Tell Me Your Dreams is a 1998 novel by American writer Sidney Sheldon on Dissociative Identity Disorder or Split Personality.

Plot summary

The main characters of the book are Ashley Patterson, an introverted workaholic, her co-workers, Toni Prescott, an outgoing singer and dancer, shy artist Alette Peters and Ashley's father, Dr. Steven Patterson.

The three women do not get along very well, because of their dissimilar natures. Toni and Alette generally maintain a friendship, with Alette a calming influence, but Toni dislikes Ashley and criticizes her harshly. All three have issues with their mothers having told them they'd never amount to anything.

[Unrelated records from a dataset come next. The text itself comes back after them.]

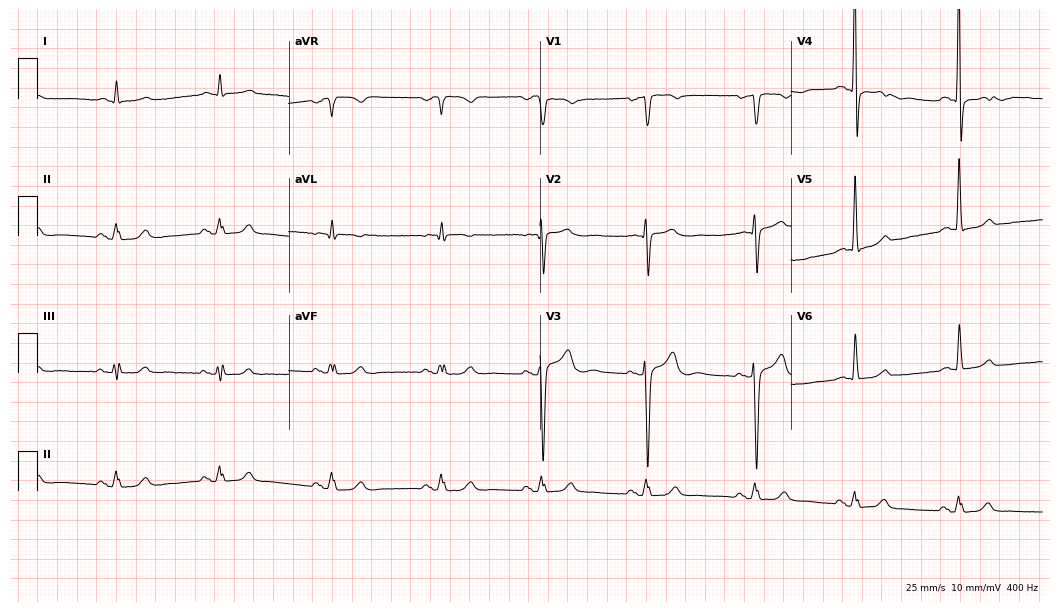
ECG — a 54-year-old man. Screened for six findings — first-degree AV block, right bundle branch block (RBBB), left bundle branch block (LBBB), sinus bradycardia, atrial fibrillation (AF), sinus tachycardia — none is recorded. Findings outside these six are not listed.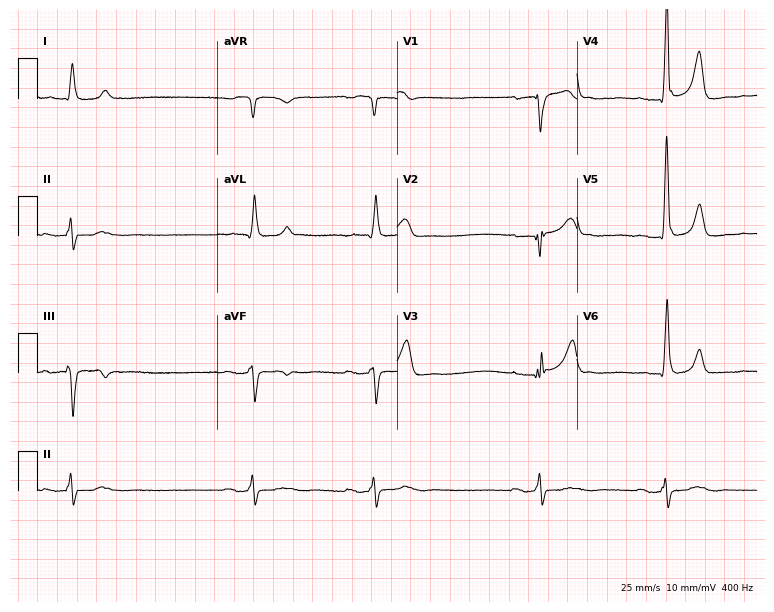
12-lead ECG from an 83-year-old man. Findings include first-degree AV block.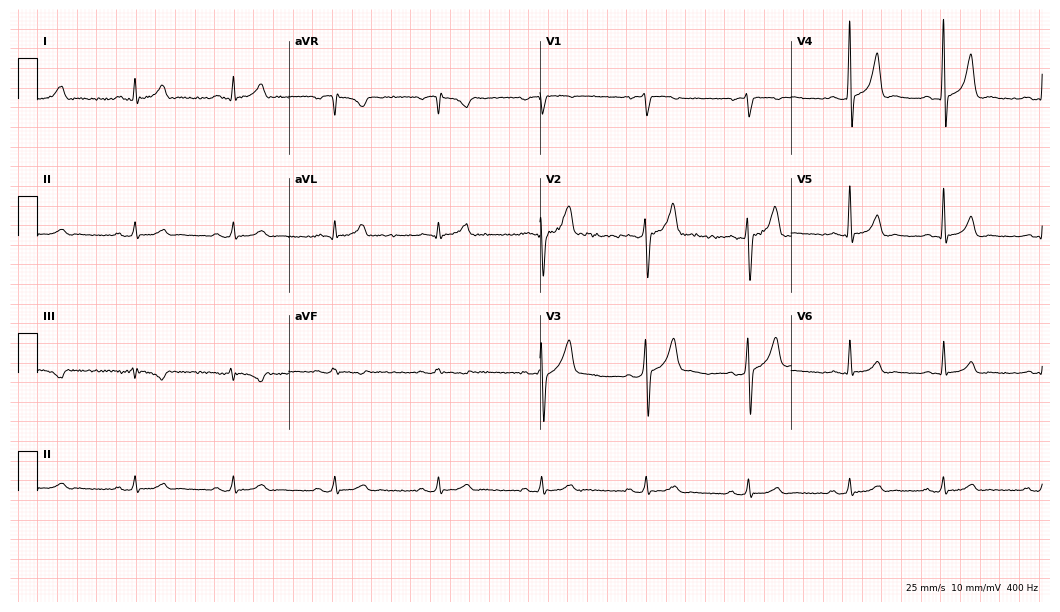
12-lead ECG from a man, 48 years old. Labelled as a normal ECG.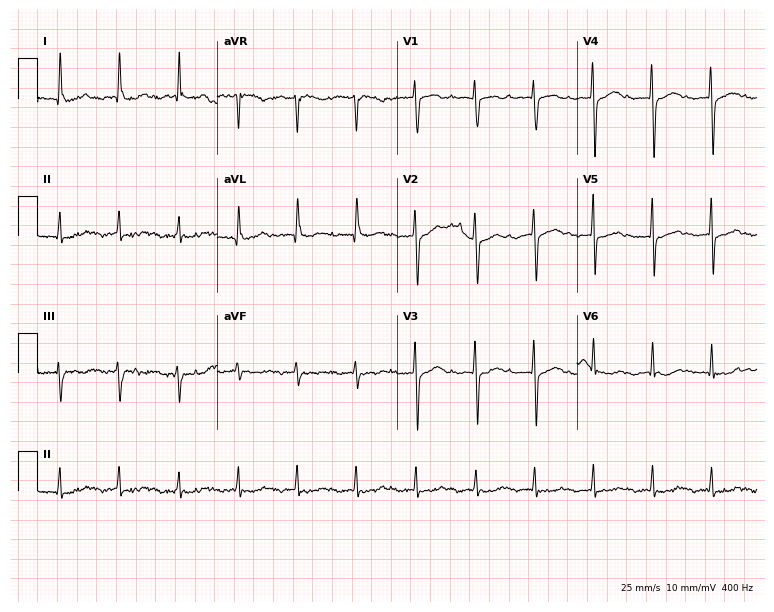
Electrocardiogram, a female patient, 63 years old. Interpretation includes first-degree AV block.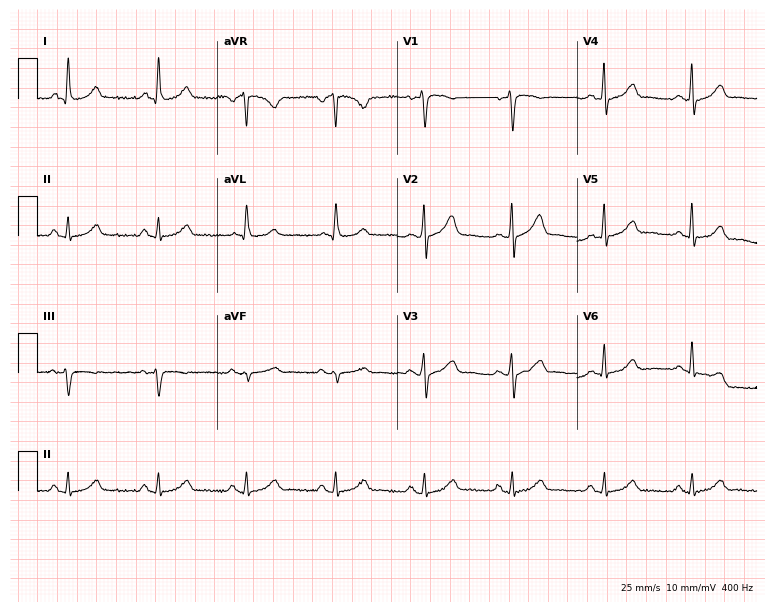
12-lead ECG (7.3-second recording at 400 Hz) from a 58-year-old female. Labelled as a normal ECG.

Ashley fears that somebody is following her. She finds her house lights turned on when she returns from work, her personal effects in disarray, and someone has written "You will die" on her mirror with a lipstick. She thinks someone's broken into her house. She requests a police escort, but the next morning, the police officer assigned to this duty is found dead in her apartment. Two other murders have already taken place, with an identical pattern. All the murdered men had been castrated and were having sex before being murdered. Evidence points to the same woman being involved in all three cases. When a gift from one of the murdered men to Toni is found among Ashley's things, she is identified as the killer and arrested. At this point, it is revealed that the three women are three selves of a woman suffering from multiple personality disorder (MPD).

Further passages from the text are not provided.